Reliable configuration. The module system checks whether a given combination of modules satisfies all dependencies before compiling or running code. This leads to fewer run-time errors.

Strong encapsulation. Modules explicitly choose what to expose to other modules. Accidental dependencies on internal implementation details are prevented.

Scalable development. Explicit boundaries enable teams to work in parallel while still creating maintainable codebases. Only explicitly exported public types are shared, creating boundaries that are automatically enforced by the module system.

Security. Strong encapsulation is enforced at the deepest layers inside the JVM. This limits the attack surface of the Java runtime. Gaining reflective access to sensitive internal classes is not possible anymore.

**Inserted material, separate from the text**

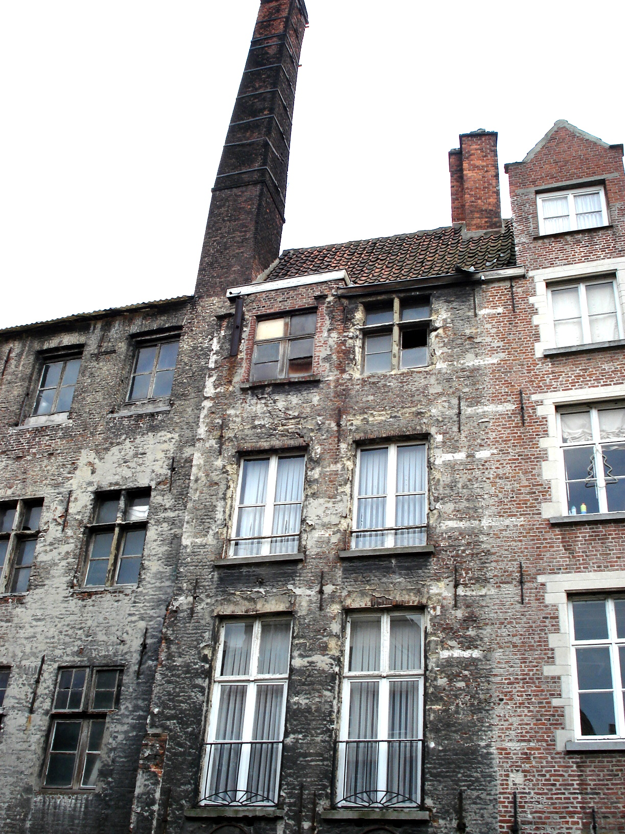 Gand, Belgique: anciennes manufactures sur la Lys, dans le nord de la vieille ville.

Optimization. Because the module system knows which modules belong together, including platform modules, no other code needs to be considered during JVM startup. It also opens up the possibility to create a minimal configuration of modules for distribution.

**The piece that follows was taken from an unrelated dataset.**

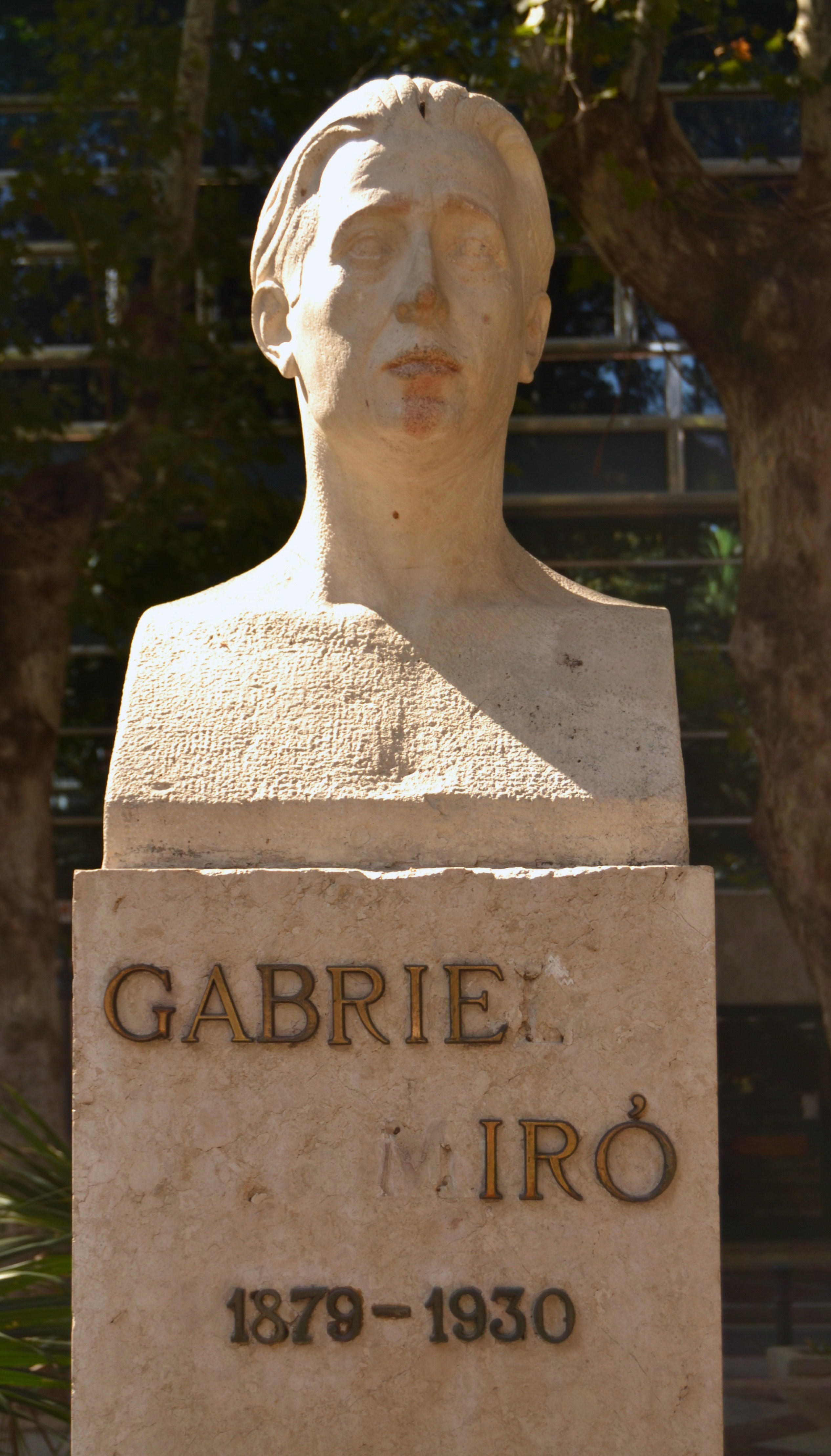 Monument a Gabriel Miró, Alacant. Escultura feta per José Samper Ruiz, fou inaugurada el 27 de maig de 1930 per commemorar el cinqué aniversari de la defunció de Miró.

Modules and the Modular JDK

Prior to the Java module system, the runtime library of the JDK consisted of a hefty rt.jar, weighing in at more than 60 megabytes. It contains most of the runtime classes for Java: the ultimate monolith of the Java platform.

The Modular JDK

The JDK now consists of about 90 platform modules, instead of a monolithic library. The Java module system does not allow compile-time circular dependencies between modules.

Incubator Modules

All incubator modules have the jdk.incubator prefix. Like a new HttpClient API was shipped in the jdk.incubator.httpclient module.

Module Descriptors

A module has a name, it groups related code and possibly other resources, and is described by a module descriptor. The module descriptor lives in a file called module-info.java.

module java.prefs {
  requires java.xml;

  exports java.util.prefs;

}

• The requires keyword indicates a dependency, in this case on module java.xml
• A single package from the java.prefs module is exported to other modules

Implied Readability

module java.sql {
  requires transitive java.logging;
  requires transitive java.xml;
  exports java.sql;
  exports javax.sql;
  exports javax.transaction.xa;
}

The requires keyword is now followed by the transitive modifier. A normal requires allows a module to access types in exported packages from the required module only. requires transitive means that any module requiring java.sql will now automatically be requiring java.logging and java.xml.

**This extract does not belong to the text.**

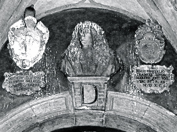 Büste (Basrelief) von Johannes Hertelius (1591) an der Universität Padua (Palazzo il Bo)
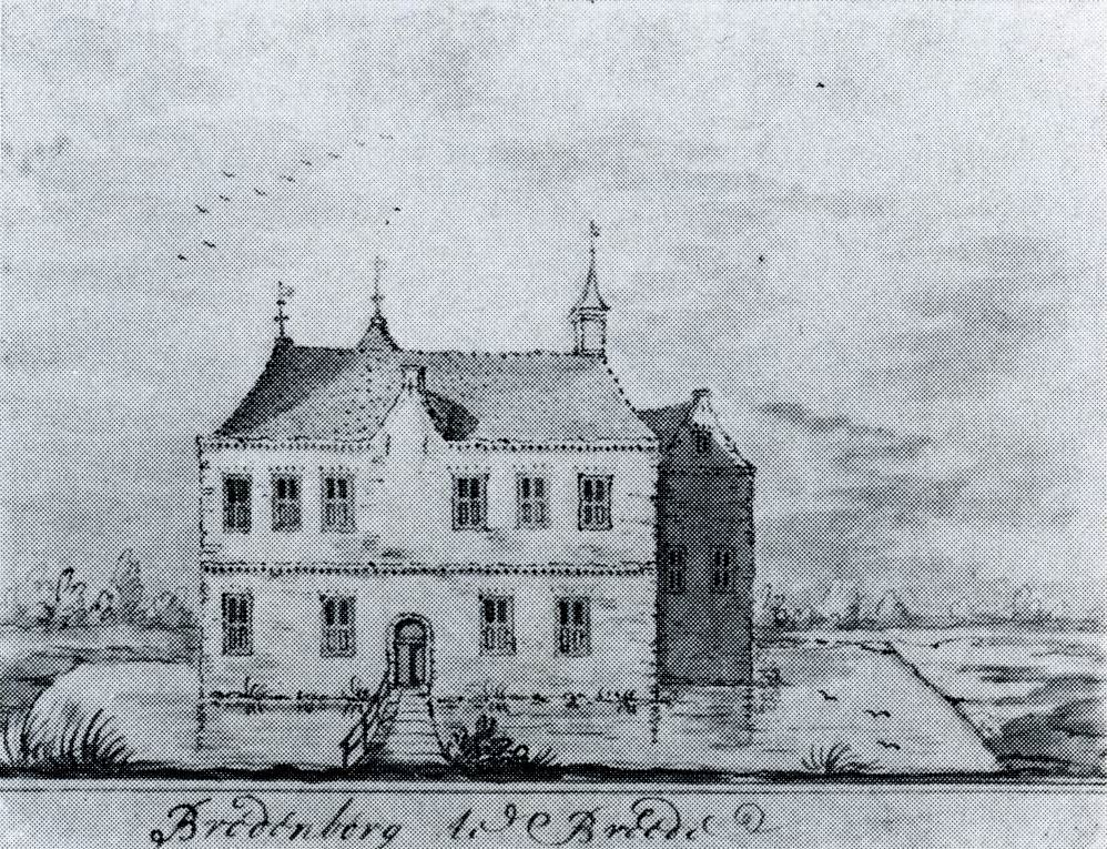 Tekening (kopie) van de Breedenborg van Jacobus Stellingwerff (1667-1727)

A nontransitive dependency means the dependency is necessary to support the internal implementation of that module. A transitive dependency means the dependency is necessary to support the API of the module.

Qualified Exports

In some cases, you’ll want to expose a package only to certain other modules. You can do this by using qualified exports in the module descriptor.

module java.xml {
  exports com.sun.xml.internal.stream.writers to java.xml.ws
}

The exported package is accessible only by the modules specified after to. Multiple module names, separated by a comma, can be provided as targets for a qualified export. In general, avoid using qualified exports between modules in an application.

Module Resolution and the Module Path

Modules are resolved from the module path, as opposed to the classpath. Whereas the classpath is a flat list of types (even when using JAR files), the module path contains only modules.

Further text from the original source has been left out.